The Caenorhabditis elegans male tail tip is a simple yet powerful model in which to study morphogenesis. The tail tip is constructed by hypodermal cells 8-11. In both males and hermaphrodites the tail tip takes on the appearance of a tapered cone at the beginning of L4. Later in L4, within males, the cells fuse and retract away from the overlying cuticle. By adulthood, these cells have retracted fully, forming the normal, rounded, peloderan (Pel) phenotype. Alleles of several genes have been isolated where males retain the pointed tail tip of the L4 into adulthood and retraction, fusion or both never take place, thus resulting in the leptoderan (Lep) phenotype.

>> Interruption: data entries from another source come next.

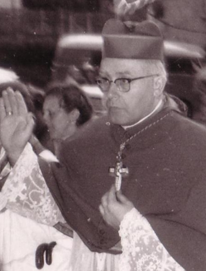 Bischof Josef Stangl bei der Prozession zur Obernauer Kapelle "Maria Frieden", anlässlich des Kapellenfestes 1.Maisonntag (Fest Kreuzauffindung). Patrozinium 2. Septembersonntag (Fest Kreuzerhöhung).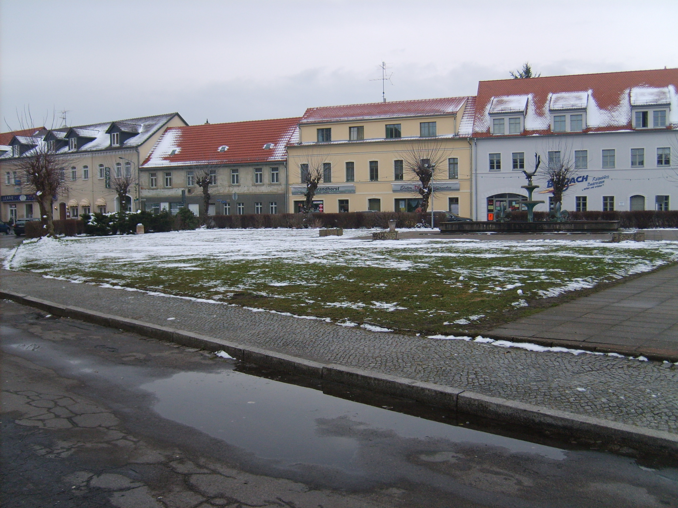 Elsterbrunnen im Winter 2006/2007 (2007 abgerissen)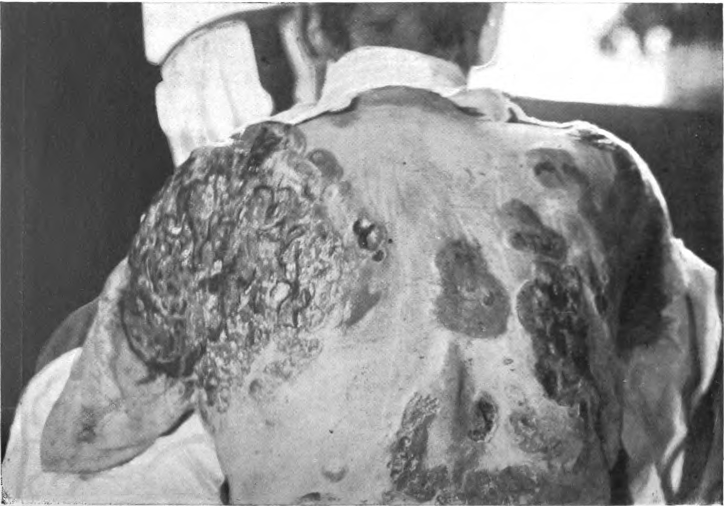 Mycosis Fungoides later stage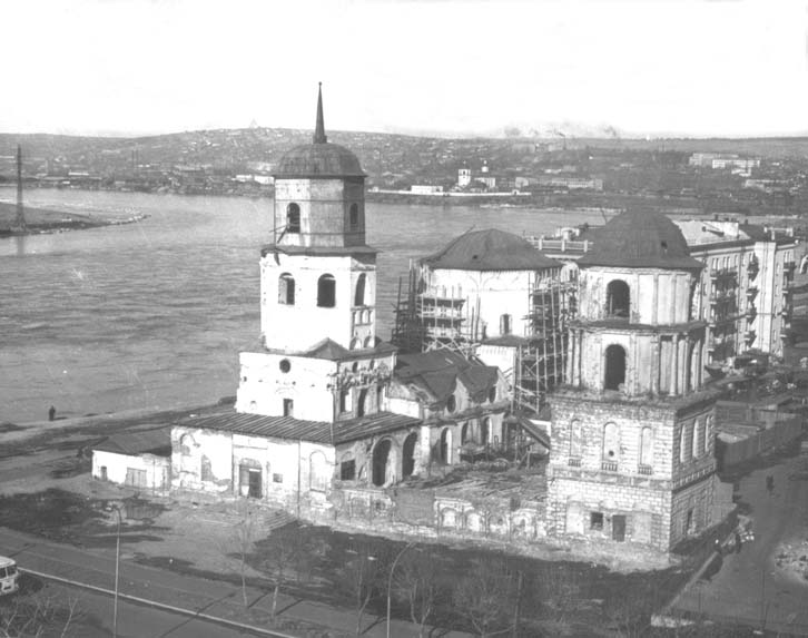 Иркутск. Богоявленский собор. На фото – здание собора перед началом реставрационных работ.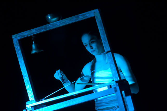 Snímek z inscenace "Faust a Markétka" autora Johanna Wolfganga Goetheho v režii Pavla Kheka. Na snímku Veronika Kubařová.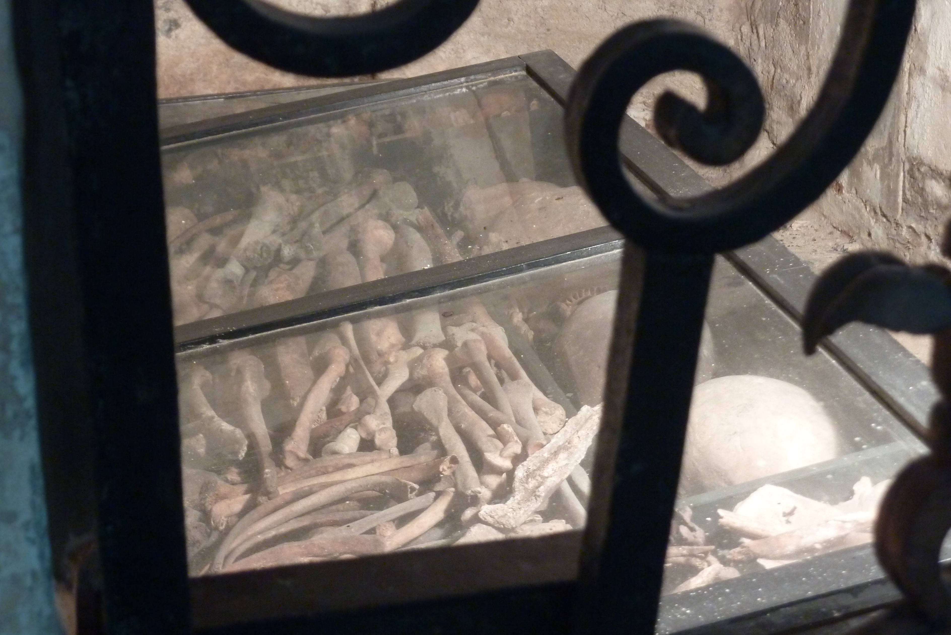 Ossements des princes du Barrois dans l'autel sur lequel repose le Transi de René de Chalon de Ligier Richier.

Mutant genes that result in this phenotype have been shown to play key roles in some well characterized developmental pathways, specifically the heterochronic, sex determination, and Wnt signaling pathways1-3. Here, we report a newly discovered role for the posterior hox genes in male tail tip morphogenesis. We have been conducting a whole-genome RNAi screen via feeding to identify all the genes or genetic pathways involved in this process. We have screened all of chromosomes III and IV and identified 35 positives that fall into 2 distinct categories: Lep or over-retracted (Ore). The latter phenotype could result from a retraction that happened either too early, too quickly or for too long a time period. Two genes that were identified in this primary screen are the posterior Hox genes
php-3 and
nob-1. Treating L1 C. elegans males with RNAi directed against either or both of these genes results in a striking disruption in retraction and fusion during the development of the tail tip. We have evidence for a cooperative post-embryonic role for
php-3 and
nob-1 in tail tip development. In
php-3 mutants, it appears that
hyp9 and
hyp10 fuse while
hyp11 and
hyp8 fail to fuse. However, transcription of the fusogen gene
eff-14 is unaffected, possibly suggesting that other genes downstream of
php-3 may also be required for fusion. In addition, we have shown that a key downstream regulator of the sex determination pathway,
dmd-33, is positively regulated by both posterior hox genes. Future work will be directed towards determing exactly how the posterior Hox genes interact with the other pathways that are known to regulate male tail tip morphogenesis.